In the community, I was continuously surprised by how many people told me they were working on a novel or read poetry for pleasure or wanted to write family history. We had picked out the name Lit Youngstown because we didn’t want to scare anyone with a high fallutin’ sounding name like Literary Youngstown. But it already was a literary place—I just didn’t know how much.
Pretty soon we began looking outward, inviting readers who would travel in from a small distance, offering a modest travel stipend. I realized it would benefit me to talk to other nonprofit administrators, and gratefully I met with directors at the Wick Poetry Center, Just Buffalo Literary Center and the Downtown Syracuse Writers Center. We presented at conferences with other administrators, and then we held our first Fall Literary Festival. Planning for the sixth annual Festival, October 20-22, is underway, and each year we have strengthened our connection to the wider region.
What an incredibly rich region this is! The big cities. Pittsburgh Writers House, City of Asylum and Alphabet City, the August Wilson House, Madwomen in the Attic, in addition to programs and colleges and universities and their satellites and so many writers. We have hosted Jan Beatty, Kevin Haworth and Lori Jakiela. Ditto Cleveland and the Cleveland State Poetry Center, the William N. Skirball Writers’ Center, Anisfield-Wolf Book Awards, Literary Cleveland and writers including Philip Metres, Quartez Harris, Mike Geither and Sarah Minor who have brought their work to Youngstown. The small cities. Erie, Kent, Wheeling. The rural places, lakeshores and river towns.
I attended the first Writers Conference of Northern Appalachia in Wheeling and learned so much about the geographical identity of the region. Youngstown is, of course, also thick in the post-industrial conversation of memory and imagined future, and there is so much to write about.
I have moved around a lot and the strongest geographical identity I can muster is vaguely Midwestern—I like it when a stranger says hello, I sometimes go to the store looking scruffy, and I don’t like to waste anything. I had a residency at Headlands Center for the Arts in San Francisco one summer with mostly East and West Coast artists. I and another Midwesterner were joking that we would never send back a terribly cooked steak unless we could be sure it wouldn’t end up in the trash. But on a deeper level, I think what I really love about this region is the diversity and sense of community, and the creative, practical scrappiness embedded in the culture. And I think these manifest in the writing.

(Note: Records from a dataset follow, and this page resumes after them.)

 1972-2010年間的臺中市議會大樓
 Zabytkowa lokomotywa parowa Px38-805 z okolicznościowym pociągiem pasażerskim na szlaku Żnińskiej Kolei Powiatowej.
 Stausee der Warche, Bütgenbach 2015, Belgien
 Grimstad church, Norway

I honor The Watershed Journal for giving voice to regional writers, and I think you will enjoy this collection of poems and stories. Many are pastoral, with a profound love, from within, of the wild lands: Brady Buchanan’s “granular murmur/of the slush-filled river,” Susan Elliot’s poem remembering a dog and “sassafras at field’s edge,/Crabapples in the thicket,/Mint in the swamp,/Witch hazel at water’s edge,/ Squirrels in the walnut woods.” There is tender nostalgia: Eric Armstrong gives us a kid’s-eye-view of a train trip to Pittsburgh at Christmas to visit his grandparents. “The engine was a huge monster, smoking, screeching, and hissing steam from the cylinders as it came to a stop just beyond us. The mixture of hot oil and steam is an unforgettable smell. The maroon coaches of the Pennsylvania Railroad passed slowly and finally stopped, lightly clunking together. The conductor, impeccably dressed in his black suit and blinding white shirt, stepped off the coach platform with a stool to help passengers board.”

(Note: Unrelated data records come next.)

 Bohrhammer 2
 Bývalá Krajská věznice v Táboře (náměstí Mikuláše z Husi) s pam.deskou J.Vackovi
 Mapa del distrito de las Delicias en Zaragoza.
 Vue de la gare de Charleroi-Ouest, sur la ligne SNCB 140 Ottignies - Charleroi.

Pour yourself some coffee and sit for a spell to enjoy this issue. Congratulations to the contributors and to the editors; as a former editor, myself, I know this is long and meaningful work.
Hi Karen,
Welcome aboard at The Watershed Journal. It sounds like you’re a perfect fit for an already outstanding magazine and store.
I am a native of Brockway and thoroughly enjoy reading stories by and about our Jefferson/Clarion County residents.

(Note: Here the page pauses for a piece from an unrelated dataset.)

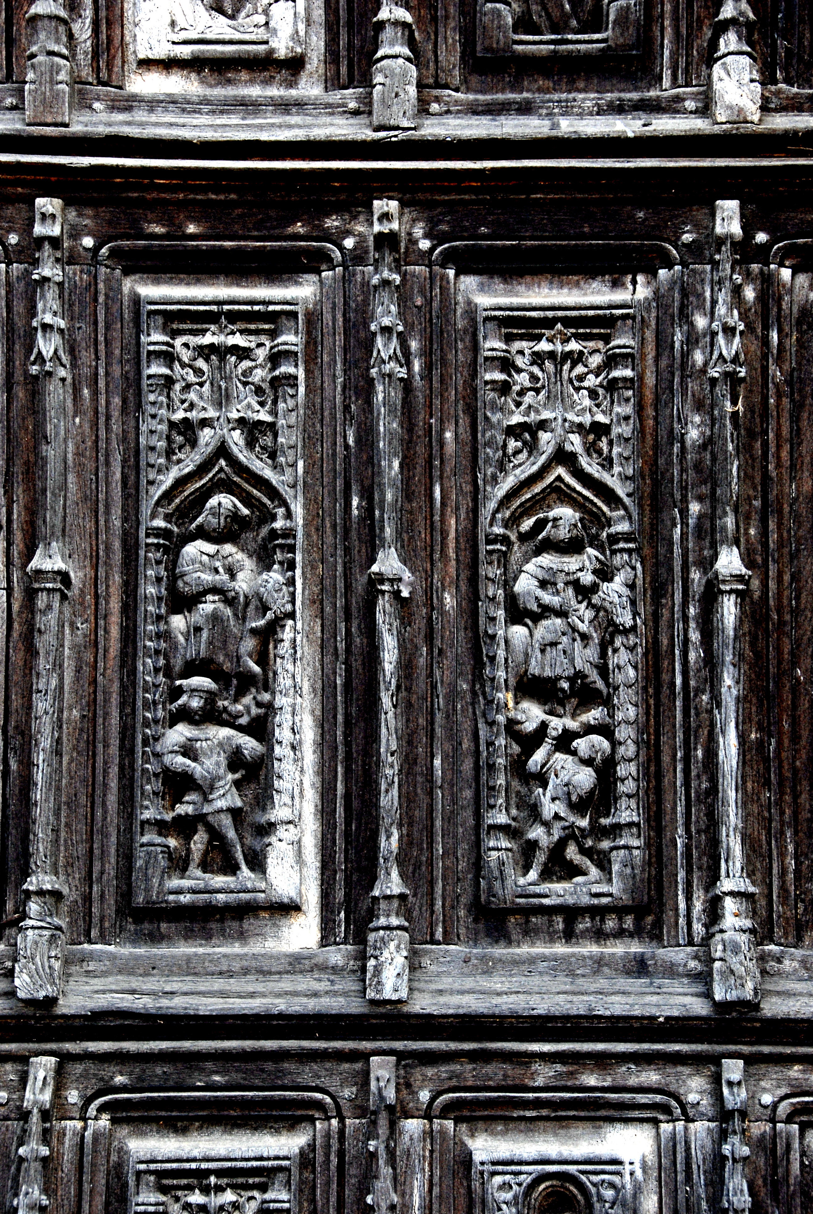 St-Thibault de Saint-Thibault, Nordportal, Detail Türblatt
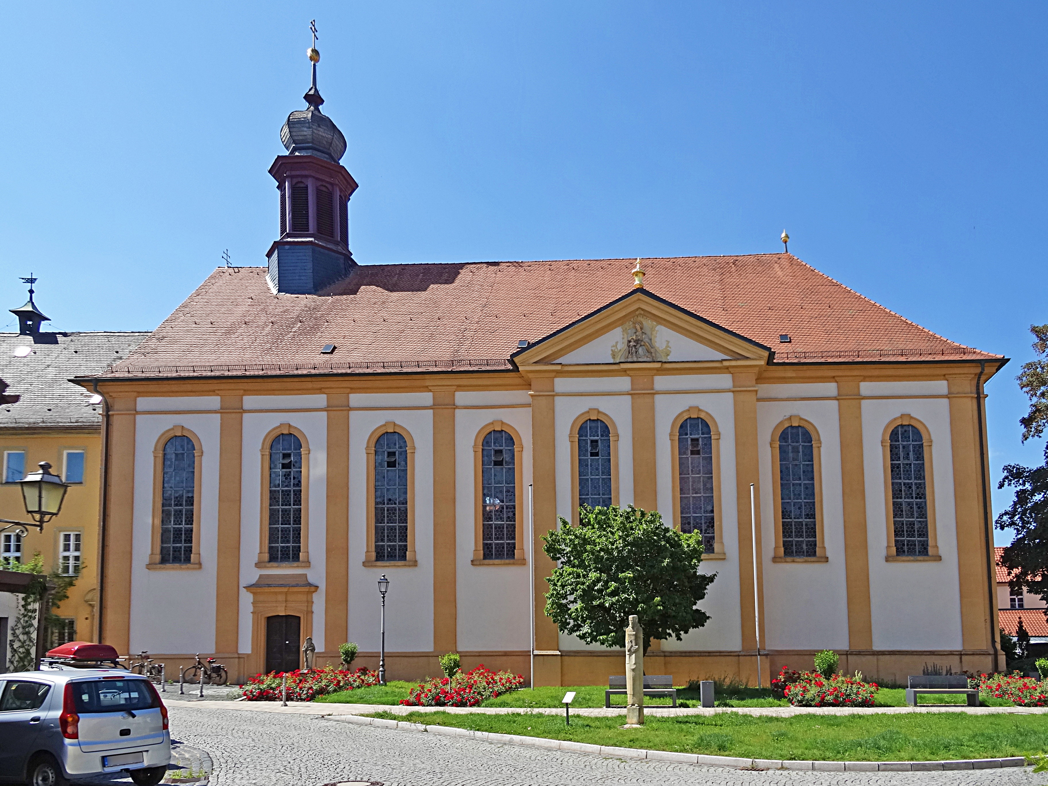 Augustinerkloster St. Michael (Münnerstadt) von Süden

Might I suggest making The Watershed Journal available for sale through the mail as I now live out of the area, but would be delighted to be able to be more in touch with your efforts.
May you find all the best of our area, and lead the Journal to new heights of expression.
Sincerely,
Lowell Anderson
Lowell, thank you for your loyal readership! We do offer an option to have the Journal delivered to your door every quarter through our TWJ Membership program. You also get lots of other great perks to keep you in the loop with the local literary scene. Check out our Membership page for more information!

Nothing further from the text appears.